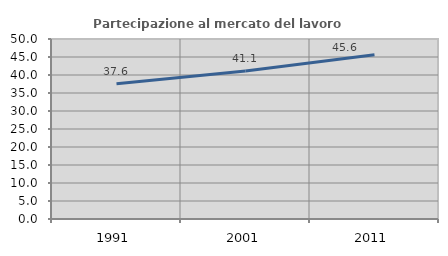
| Category | Partecipazione al mercato del lavoro  femminile |
|---|---|
| 1991.0 | 37.59 |
| 2001.0 | 41.096 |
| 2011.0 | 45.616 |
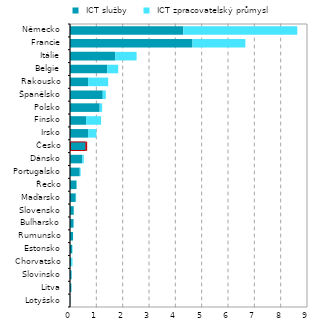
| Category |  ICT služby |  ICT zpracovatelský průmysl |
|---|---|---|
| Lotyšsko | 0.01 | 0.001 |
| Litva | 0.051 | 0.007 |
| Slovinsko | 0.058 | 0.014 |
| Chorvatsko | 0.041 | 0.055 |
| Estonsko | 0.082 | 0.015 |
| Rumunsko | 0.114 | 0.002 |
| Bulharsko | 0.135 | 0.007 |
| Slovensko | 0.142 | 0.003 |
| Maďarsko | 0.217 | 0.016 |
| Řecko | 0.249 | 0.008 |
| Portugalsko | 0.37 | 0.034 |
| Dánsko | 0.464 | 0.061 |
| Česko | 0.595 | 0.038 |
| Irsko | 0.687 | 0.317 |
| Finsko | 0.612 | 0.568 |
| Polsko | 1.128 | 0.092 |
| Španělsko | 1.243 | 0.116 |
| Rakousko | 0.687 | 0.763 |
| Belgie | 1.412 | 0.418 |
| Itálie | 1.715 | 0.814 |
| Francie | 4.65 | 2.01 |
| Německo | 4.302 | 4.328 |
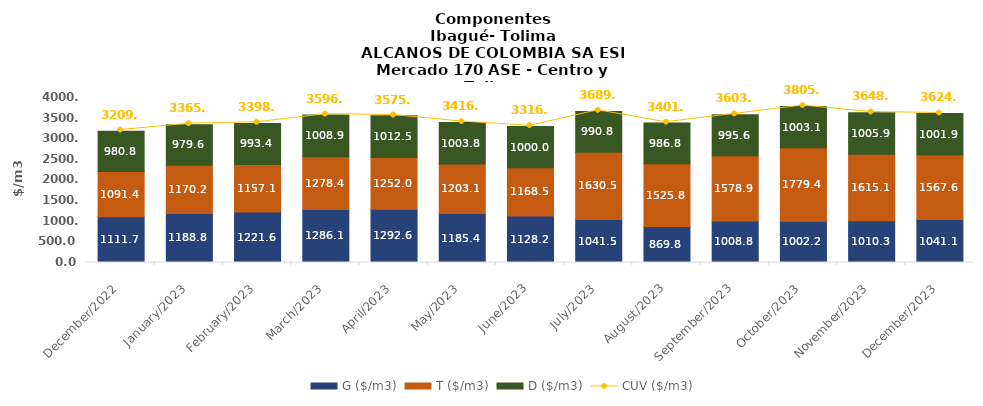
| Category | G ($/m3) | T ($/m3) | D ($/m3) |
|---|---|---|---|
| 2022-12-01 | 1111.69 | 1091.36 | 980.8 |
| 2023-01-01 | 1188.81 | 1170.15 | 979.57 |
| 2023-02-01 | 1221.59 | 1157.08 | 993.4 |
| 2023-03-01 | 1286.09 | 1278.38 | 1008.86 |
| 2023-04-01 | 1292.6 | 1251.95 | 1012.48 |
| 2023-05-01 | 1185.42 | 1203.07 | 1003.78 |
| 2023-06-01 | 1128.21 | 1168.47 | 999.96 |
| 2023-07-01 | 1041.54 | 1630.51 | 990.77 |
| 2023-08-01 | 869.82 | 1525.81 | 986.78 |
| 2023-09-01 | 1008.82 | 1578.87 | 995.55 |
| 2023-10-01 | 1002.24 | 1779.41 | 1003.05 |
| 2023-11-01 | 1010.34 | 1615.11 | 1005.88 |
| 2023-12-01 | 1041.14 | 1567.6 | 1001.9 |
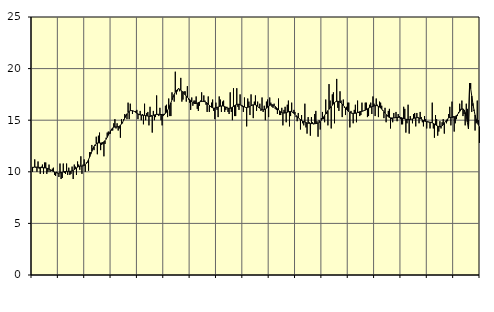
| Category | Piggar | Series 1 |
|---|---|---|
| nan | 10 | 10.45 |
| 87.0 | 10.4 | 10.44 |
| 87.0 | 11.2 | 10.46 |
| 87.0 | 10.4 | 10.46 |
| 87.0 | 10 | 10.45 |
| 87.0 | 11 | 10.44 |
| 87.0 | 10.3 | 10.43 |
| 87.0 | 9.8 | 10.42 |
| 87.0 | 10.5 | 10.41 |
| 87.0 | 10.7 | 10.4 |
| 87.0 | 9.8 | 10.39 |
| 87.0 | 10.9 | 10.38 |
| nan | 10.9 | 10.37 |
| 88.0 | 9.8 | 10.35 |
| 88.0 | 10 | 10.31 |
| 88.0 | 10.7 | 10.26 |
| 88.0 | 10 | 10.21 |
| 88.0 | 10.1 | 10.14 |
| 88.0 | 10.3 | 10.08 |
| 88.0 | 10.4 | 10.02 |
| 88.0 | 9.7 | 9.97 |
| 88.0 | 9.6 | 9.92 |
| 88.0 | 10 | 9.89 |
| 88.0 | 9.9 | 9.87 |
| nan | 9.5 | 9.87 |
| 89.0 | 10.8 | 9.89 |
| 89.0 | 9.3 | 9.92 |
| 89.0 | 9.4 | 9.95 |
| 89.0 | 10.8 | 9.99 |
| 89.0 | 9.9 | 10.02 |
| 89.0 | 9.8 | 10.03 |
| 89.0 | 10.8 | 10.04 |
| 89.0 | 9.7 | 10.04 |
| 89.0 | 10.4 | 10.04 |
| 89.0 | 9.7 | 10.04 |
| 89.0 | 9.8 | 10.06 |
| nan | 10.5 | 10.09 |
| 90.0 | 9.3 | 10.14 |
| 90.0 | 10.7 | 10.21 |
| 90.0 | 10.5 | 10.29 |
| 90.0 | 9.7 | 10.38 |
| 90.0 | 11 | 10.45 |
| 90.0 | 10.7 | 10.51 |
| 90.0 | 10.2 | 10.54 |
| 90.0 | 11.5 | 10.55 |
| 90.0 | 9.8 | 10.56 |
| 90.0 | 10.7 | 10.57 |
| 90.0 | 11.2 | 10.61 |
| nan | 10 | 10.69 |
| 91.0 | 10.9 | 10.81 |
| 91.0 | 10.9 | 10.98 |
| 91.0 | 10.1 | 11.19 |
| 91.0 | 11.9 | 11.44 |
| 91.0 | 11.9 | 11.71 |
| 91.0 | 12.6 | 11.98 |
| 91.0 | 12.3 | 12.23 |
| 91.0 | 12.1 | 12.45 |
| 91.0 | 12.5 | 12.62 |
| 91.0 | 13.4 | 12.73 |
| 91.0 | 11.7 | 12.79 |
| nan | 13.5 | 12.8 |
| 92.0 | 13.8 | 12.79 |
| 92.0 | 12.1 | 12.79 |
| 92.0 | 12.6 | 12.8 |
| 92.0 | 12.7 | 12.84 |
| 92.0 | 11.5 | 12.91 |
| 92.0 | 12.7 | 13.01 |
| 92.0 | 13.3 | 13.16 |
| 92.0 | 13.8 | 13.34 |
| 92.0 | 13.9 | 13.55 |
| 92.0 | 13.7 | 13.77 |
| 92.0 | 13.7 | 13.97 |
| nan | 14 | 14.14 |
| 93.0 | 14 | 14.26 |
| 93.0 | 14.7 | 14.32 |
| 93.0 | 15.1 | 14.34 |
| 93.0 | 14.2 | 14.35 |
| 93.0 | 14.7 | 14.35 |
| 93.0 | 14 | 14.37 |
| 93.0 | 14.2 | 14.42 |
| 93.0 | 13.3 | 14.51 |
| 93.0 | 15.1 | 14.63 |
| 93.0 | 14.7 | 14.8 |
| 93.0 | 15.1 | 15 |
| nan | 15.6 | 15.21 |
| 94.0 | 15.5 | 15.43 |
| 94.0 | 15.1 | 15.61 |
| 94.0 | 16.7 | 15.76 |
| 94.0 | 15.1 | 15.86 |
| 94.0 | 16.6 | 15.92 |
| 94.0 | 15.9 | 15.93 |
| 94.0 | 15.6 | 15.92 |
| 94.0 | 15.9 | 15.88 |
| 94.0 | 15.8 | 15.83 |
| 94.0 | 15.9 | 15.76 |
| 94.0 | 16 | 15.68 |
| nan | 15.1 | 15.61 |
| 95.0 | 15.6 | 15.55 |
| 95.0 | 15.9 | 15.51 |
| 95.0 | 15 | 15.49 |
| 95.0 | 15.6 | 15.48 |
| 95.0 | 14.6 | 15.48 |
| 95.0 | 16.6 | 15.47 |
| 95.0 | 15 | 15.45 |
| 95.0 | 15.7 | 15.42 |
| 95.0 | 15.8 | 15.4 |
| 95.0 | 14.5 | 15.37 |
| 95.0 | 16.3 | 15.37 |
| nan | 15.5 | 15.39 |
| 96.0 | 13.8 | 15.42 |
| 96.0 | 15.9 | 15.47 |
| 96.0 | 15 | 15.51 |
| 96.0 | 15.3 | 15.54 |
| 96.0 | 17.4 | 15.56 |
| 96.0 | 15.5 | 15.57 |
| 96.0 | 15.4 | 15.57 |
| 96.0 | 16.2 | 15.56 |
| 96.0 | 15 | 15.55 |
| 96.0 | 14.5 | 15.55 |
| 96.0 | 15.4 | 15.56 |
| nan | 15.5 | 15.59 |
| 97.0 | 16.4 | 15.66 |
| 97.0 | 16.5 | 15.78 |
| 97.0 | 15.3 | 15.96 |
| 97.0 | 17.1 | 16.17 |
| 97.0 | 15.4 | 16.42 |
| 97.0 | 15.4 | 16.69 |
| 97.0 | 17.7 | 16.97 |
| 97.0 | 17.3 | 17.25 |
| 97.0 | 16.8 | 17.5 |
| 97.0 | 19.7 | 17.72 |
| 97.0 | 17.5 | 17.88 |
| nan | 17.8 | 17.98 |
| 98.0 | 18.1 | 18.02 |
| 98.0 | 17.8 | 18 |
| 98.0 | 19.1 | 17.93 |
| 98.0 | 16.8 | 17.82 |
| 98.0 | 17 | 17.7 |
| 98.0 | 17.8 | 17.58 |
| 98.0 | 17.8 | 17.45 |
| 98.0 | 16.8 | 17.33 |
| 98.0 | 18.3 | 17.22 |
| 98.0 | 17 | 17.12 |
| 98.0 | 16.7 | 17.01 |
| nan | 16 | 16.9 |
| 99.0 | 17.2 | 16.8 |
| 99.0 | 16.4 | 16.71 |
| 99.0 | 16.9 | 16.65 |
| 99.0 | 16.9 | 16.61 |
| 99.0 | 17.3 | 16.62 |
| 99.0 | 16.1 | 16.65 |
| 99.0 | 15.9 | 16.71 |
| 99.0 | 16.4 | 16.76 |
| 99.0 | 16.9 | 16.8 |
| 99.0 | 17.7 | 16.81 |
| 99.0 | 16.8 | 16.82 |
| nan | 17.4 | 16.81 |
| 0.0 | 16.9 | 16.79 |
| 0.0 | 16.5 | 16.73 |
| 0.0 | 15.8 | 16.66 |
| 0.0 | 17.3 | 16.56 |
| 0.0 | 15.8 | 16.44 |
| 0.0 | 16.3 | 16.34 |
| 0.0 | 16.7 | 16.25 |
| 0.0 | 17 | 16.2 |
| 0.0 | 15.9 | 16.17 |
| 0.0 | 15.1 | 16.18 |
| 0.0 | 16.7 | 16.2 |
| nan | 16 | 16.24 |
| 1.0 | 15.3 | 16.28 |
| 1.0 | 17.3 | 16.32 |
| 1.0 | 17 | 16.36 |
| 1.0 | 15.8 | 16.38 |
| 1.0 | 16.8 | 16.38 |
| 1.0 | 16.9 | 16.36 |
| 1.0 | 15.8 | 16.32 |
| 1.0 | 16 | 16.26 |
| 1.0 | 16.3 | 16.2 |
| 1.0 | 15.8 | 16.16 |
| 1.0 | 15.6 | 16.15 |
| nan | 17.7 | 16.16 |
| 2.0 | 15.8 | 16.2 |
| 2.0 | 15 | 16.27 |
| 2.0 | 18.1 | 16.33 |
| 2.0 | 15.4 | 16.41 |
| 2.0 | 15.4 | 16.48 |
| 2.0 | 18.1 | 16.53 |
| 2.0 | 16.3 | 16.55 |
| 2.0 | 16 | 16.54 |
| 2.0 | 17.5 | 16.51 |
| 2.0 | 16.4 | 16.46 |
| 2.0 | 16.3 | 16.4 |
| nan | 15.8 | 16.34 |
| 3.0 | 17.2 | 16.28 |
| 3.0 | 16.2 | 16.24 |
| 3.0 | 14.4 | 16.23 |
| 3.0 | 17.1 | 16.24 |
| 3.0 | 16.8 | 16.28 |
| 3.0 | 15.5 | 16.33 |
| 3.0 | 17.5 | 16.4 |
| 3.0 | 16.5 | 16.45 |
| 3.0 | 15.2 | 16.49 |
| 3.0 | 16.8 | 16.51 |
| 3.0 | 17.4 | 16.48 |
| nan | 15.9 | 16.43 |
| 4.0 | 16.8 | 16.35 |
| 4.0 | 16.2 | 16.25 |
| 4.0 | 16.6 | 16.16 |
| 4.0 | 15.9 | 16.08 |
| 4.0 | 17.2 | 16.03 |
| 4.0 | 15.8 | 16.01 |
| 4.0 | 16.4 | 16.03 |
| 4.0 | 15 | 16.08 |
| 4.0 | 16.8 | 16.16 |
| 4.0 | 17 | 16.26 |
| 4.0 | 15.3 | 16.35 |
| nan | 17.2 | 16.42 |
| 5.0 | 16.7 | 16.48 |
| 5.0 | 16.3 | 16.5 |
| 5.0 | 16.2 | 16.48 |
| 5.0 | 16.6 | 16.42 |
| 5.0 | 16.1 | 16.34 |
| 5.0 | 16 | 16.22 |
| 5.0 | 15.6 | 16.11 |
| 5.0 | 17.1 | 15.99 |
| 5.0 | 15.5 | 15.9 |
| 5.0 | 15.5 | 15.81 |
| 5.0 | 16.2 | 15.75 |
| nan | 14.5 | 15.71 |
| 6.0 | 16 | 15.69 |
| 6.0 | 16.3 | 15.7 |
| 6.0 | 14.8 | 15.73 |
| 6.0 | 16.5 | 15.77 |
| 6.0 | 16.9 | 15.81 |
| 6.0 | 14.4 | 15.84 |
| 6.0 | 15.4 | 15.85 |
| 6.0 | 16.7 | 15.83 |
| 6.0 | 15.7 | 15.76 |
| 6.0 | 16 | 15.67 |
| 6.0 | 15.8 | 15.56 |
| nan | 15.3 | 15.45 |
| 7.0 | 14.9 | 15.34 |
| 7.0 | 15.7 | 15.23 |
| 7.0 | 15.1 | 15.14 |
| 7.0 | 14.1 | 15.06 |
| 7.0 | 15.5 | 14.98 |
| 7.0 | 14.7 | 14.92 |
| 7.0 | 14.5 | 14.87 |
| 7.0 | 16.6 | 14.82 |
| 7.0 | 14.3 | 14.77 |
| 7.0 | 13.7 | 14.73 |
| 7.0 | 15.3 | 14.71 |
| nan | 14.8 | 14.69 |
| 8.0 | 13.5 | 14.68 |
| 8.0 | 15.3 | 14.67 |
| 8.0 | 14.8 | 14.67 |
| 8.0 | 14.6 | 14.66 |
| 8.0 | 15.6 | 14.66 |
| 8.0 | 15.9 | 14.67 |
| 8.0 | 14.9 | 14.69 |
| 8.0 | 13.4 | 14.72 |
| 8.0 | 15 | 14.78 |
| 8.0 | 14.1 | 14.87 |
| 8.0 | 15.2 | 14.99 |
| nan | 15.8 | 15.13 |
| 9.0 | 15.1 | 15.3 |
| 9.0 | 14.8 | 15.47 |
| 9.0 | 17 | 15.63 |
| 9.0 | 15.6 | 15.79 |
| 9.0 | 14.5 | 15.93 |
| 9.0 | 18.5 | 16.06 |
| 9.0 | 16.9 | 16.19 |
| 9.0 | 14.2 | 16.32 |
| 9.0 | 17.5 | 16.45 |
| 9.0 | 17.7 | 16.58 |
| 9.0 | 14.7 | 16.7 |
| nan | 16.8 | 16.79 |
| 10.0 | 19 | 16.83 |
| 10.0 | 16.2 | 16.84 |
| 10.0 | 15.9 | 16.81 |
| 10.0 | 17.8 | 16.75 |
| 10.0 | 16.9 | 16.67 |
| 10.0 | 15.3 | 16.56 |
| 10.0 | 17 | 16.44 |
| 10.0 | 16.2 | 16.31 |
| 10.0 | 15.5 | 16.18 |
| 10.0 | 16.3 | 16.04 |
| 10.0 | 16.7 | 15.92 |
| nan | 16.7 | 15.83 |
| 11.0 | 14.3 | 15.76 |
| 11.0 | 15.9 | 15.7 |
| 11.0 | 15.7 | 15.67 |
| 11.0 | 14.7 | 15.66 |
| 11.0 | 16 | 15.66 |
| 11.0 | 16.5 | 15.67 |
| 11.0 | 14.8 | 15.7 |
| 11.0 | 16.9 | 15.74 |
| 11.0 | 15.7 | 15.78 |
| 11.0 | 15.4 | 15.82 |
| 11.0 | 15.5 | 15.85 |
| nan | 16.7 | 15.86 |
| 12.0 | 15.9 | 15.89 |
| 12.0 | 15.9 | 15.93 |
| 12.0 | 16.7 | 15.97 |
| 12.0 | 16.7 | 16.03 |
| 12.0 | 15.3 | 16.1 |
| 12.0 | 15.4 | 16.17 |
| 12.0 | 16.5 | 16.22 |
| 12.0 | 16.7 | 16.27 |
| 12.0 | 15.6 | 16.3 |
| 12.0 | 17.3 | 16.34 |
| 12.0 | 16.6 | 16.38 |
| nan | 15.4 | 16.41 |
| 13.0 | 17.1 | 16.42 |
| 13.0 | 16.5 | 16.39 |
| 13.0 | 15.3 | 16.34 |
| 13.0 | 16.8 | 16.27 |
| 13.0 | 16.7 | 16.18 |
| 13.0 | 16.4 | 16.08 |
| 13.0 | 15.9 | 15.96 |
| 13.0 | 15.2 | 15.83 |
| 13.0 | 16.2 | 15.69 |
| 13.0 | 14.8 | 15.56 |
| 13.0 | 15.5 | 15.43 |
| nan | 15.9 | 15.33 |
| 14.0 | 16.1 | 15.26 |
| 14.0 | 14.2 | 15.23 |
| 14.0 | 15.1 | 15.22 |
| 14.0 | 14.8 | 15.22 |
| 14.0 | 15.7 | 15.23 |
| 14.0 | 15.2 | 15.24 |
| 14.0 | 15.8 | 15.25 |
| 14.0 | 14.9 | 15.26 |
| 14.0 | 15.6 | 15.27 |
| 14.0 | 15.4 | 15.27 |
| 14.0 | 15.1 | 15.26 |
| nan | 14.6 | 15.24 |
| 15.0 | 14.6 | 15.2 |
| 15.0 | 16.3 | 15.16 |
| 15.0 | 16.1 | 15.12 |
| 15.0 | 13.8 | 15.09 |
| 15.0 | 14.7 | 15.08 |
| 15.0 | 16.5 | 15.07 |
| 15.0 | 13.7 | 15.06 |
| 15.0 | 15.4 | 15.07 |
| 15.0 | 15.1 | 15.09 |
| 15.0 | 14.7 | 15.12 |
| 15.0 | 15.6 | 15.16 |
| nan | 15.7 | 15.2 |
| 16.0 | 14.4 | 15.23 |
| 16.0 | 15.7 | 15.25 |
| 16.0 | 15.3 | 15.24 |
| 16.0 | 14.7 | 15.21 |
| 16.0 | 15.8 | 15.17 |
| 16.0 | 15.3 | 15.1 |
| 16.0 | 14.8 | 15.03 |
| 16.0 | 14.4 | 14.97 |
| 16.0 | 15.4 | 14.91 |
| 16.0 | 15.1 | 14.87 |
| 16.0 | 14.2 | 14.85 |
| nan | 14.9 | 14.83 |
| 17.0 | 14.8 | 14.82 |
| 17.0 | 14.2 | 14.81 |
| 17.0 | 14.8 | 14.78 |
| 17.0 | 16.7 | 14.74 |
| 17.0 | 14.2 | 14.69 |
| 17.0 | 13.3 | 14.63 |
| 17.0 | 15.5 | 14.56 |
| 17.0 | 15.1 | 14.49 |
| 17.0 | 13.5 | 14.43 |
| 17.0 | 13.9 | 14.39 |
| 17.0 | 14.9 | 14.37 |
| nan | 14.2 | 14.39 |
| 18.0 | 14.8 | 14.45 |
| 18.0 | 15.1 | 14.56 |
| 18.0 | 13.7 | 14.71 |
| 18.0 | 14.9 | 14.87 |
| 18.0 | 14.7 | 15.01 |
| 18.0 | 14.9 | 15.13 |
| 18.0 | 15.6 | 15.22 |
| 18.0 | 16.3 | 15.26 |
| 18.0 | 14.5 | 15.27 |
| 18.0 | 16.8 | 15.28 |
| 18.0 | 15.4 | 15.29 |
| nan | 13.9 | 15.33 |
| 19.0 | 14.7 | 15.37 |
| 19.0 | 15.1 | 15.45 |
| 19.0 | 15.4 | 15.55 |
| 19.0 | 15.8 | 15.69 |
| 19.0 | 16.6 | 15.84 |
| 19.0 | 16.1 | 15.99 |
| 19.0 | 16.9 | 16.09 |
| 19.0 | 15.4 | 16.1 |
| 19.0 | 15.6 | 16 |
| 19.0 | 14.5 | 15.75 |
| 19.0 | 16.6 | 15.34 |
| nan | 16.1 | 14.8 |
| 20.0 | 14.6 | 14.16 |
| 20.0 | 18.6 | 18.41 |
| 20.0 | 18.6 | 18.08 |
| 20.0 | 15.8 | 17.35 |
| 20.0 | 16.4 | 16.64 |
| 20.0 | 15.9 | 16.02 |
| 20.0 | 14 | 15.5 |
| 20.0 | 14.7 | 15.08 |
| 20.0 | 16.9 | 14.78 |
| 20.0 | 15 | 14.56 |
| 20.0 | 12.8 | 14.39 |
_ _ _ _ _ _ _
Find every line in the records above that contains the word "Category", and copy each one.

| Category | Partecipazione al mercato del lavoro  femminile |
| Category |  ICT služby |  ICT zpracovatelský průmysl |
| Category | G ($/m3) | T ($/m3) | D ($/m3) |
| Category | Piggar | Series 1 |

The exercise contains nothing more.